Герман Грубер, после того как проверил их комнату и соседние, обежал еще все ближайшие пивные и скверики в поисках незадачливой служанки. Когда же он, вконец перепуганный и сбитый с толку ее бесследным исчезновением, прибежал домой за дальнейшими инструкциями, отец с гордостью сказал ему:
— З-зо, мой мальчик!.. Мы с твоей муттер нашли ее. Она уже получила по заслугам: муттер ее наказала, но мы должны еще раз пойти к ней и сказать этой мерзавке, что не так она должна… И только тогда, мой мальчик, мы пойдем спать.
И вот они уже там, в девичьей комнатке. Старик говорит ей, кто она такая и как должна себя вести, а молодой повторяет, убежденно и торжественно:
— Ты, дура, не плачь, а слушай. Фатер знает, что говорит!
Это звучит совершенно так же, как то, что там, в Германии, слышишь десять раз на день:
«Фюрер знает, что делает. Фюрер знает, что говорит».
Но Марихен не слышит ничего. Любовь и гордость одного из немецких «петны, глюпы тшорт», обманутая, осмеянная на пороге своей юности, уткнулась лицом в подушку и плачет навзрыд.
Может быть, она тоже слышала через окно, о чем говорили ее хозяин и он?..
Может быть…
— Пошли, Алесь. Надо, брат, идти.
Руневич встал. И снова вернулся в настоящее. Даже сказал с улыбкой, тряхнув головой:
— Минут пятнадцать, не больше. Наверстаем.
Они шли молча. Долго шли. Сперва лесом, потом песчаной стерней и перелогом, какой-то бедной и непонятной целиной, даже не слишком щедро поросшей можжевельником. Опять лесок. И поле. И озеро. Хата над озером.
Но они не зашли.
«Как-то встретишь ты нас, родная?» — думал Алесь. Словно это была еще не Беларусь.
«Что там с вами, мои дорогие?..» — почему-то тупо, без боли.
И опять мысль, тоже не новая в эти дни:
«Как я найду свое место, я — гражданин и человек?..»
Потом — еще одним жутким символом горя и позора — на взгорке показались громады танков. Один, второй… семь штук.

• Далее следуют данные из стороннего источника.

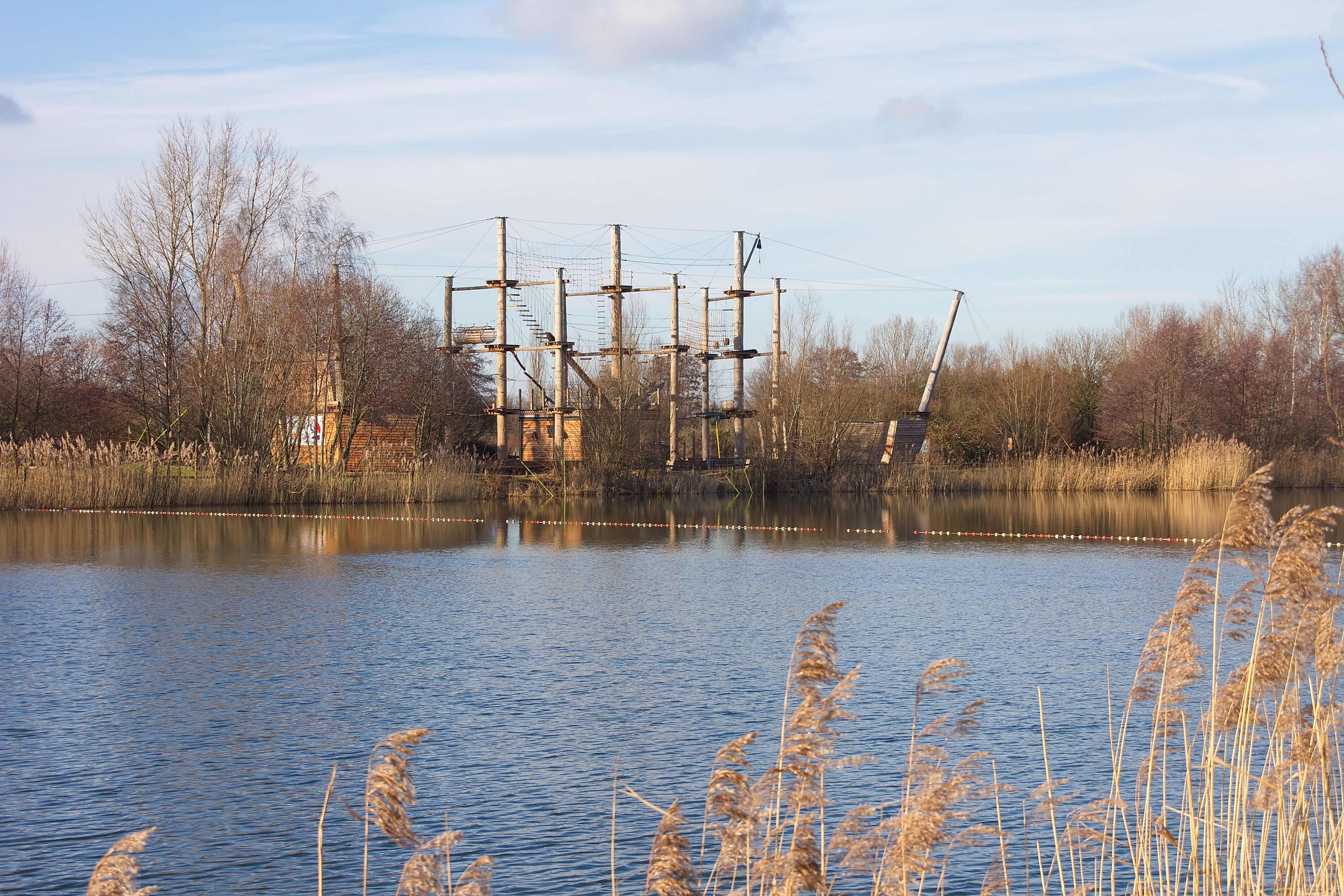 Hochseilgarten am Hufeisensee Niedernhägener Bauerschaft (Isernhagen), Niedersachsen, Deutschland

Они стояли. Орудиями на запад. Брошены.
Березки, что маскировали их, давно пожелтели и засохли.
Только красные звезды кричат.
«А мы идем, Родина. Молча, с пригорка на пригорок. К тебе, наша жизнь, наша скорбь и тревога…»
НОЧЬ НА ПРОВЕСНЕ
Эпилог
Вечереет.
Дикие гуси опять пролетели низко над лесом. Словно спасаясь от погони или сами догоняя — так они гогочут на лету, так торопятся.
Скоро весна.
Хотя сумерки в пуще все еще как будто зимние. С пятнами рыхлого, набухшего водой снега. С низким, скучно-унылым небом…
Трое партизан верхами гарцуют, топчутся под соснами у крайней землянки семейного лагеря.
Перед землянкой стоит старик в кожушке, с рукой, подвязанной теплым платком, обросший и сердитый с виду. Хлопцы — все молодые, ладные, на добрых конях. Однако старик, видно, знает их лучше, недаром глядел, глядел исподлобья и наконец, когда они подъехали поближе, не выдержал:
— Ерунда вы оба!
Ехавший впереди весело приветствовал его, как будто только что увидев:
— Здоров, дядька! Нехай живет белорусская птушка батя́н![157]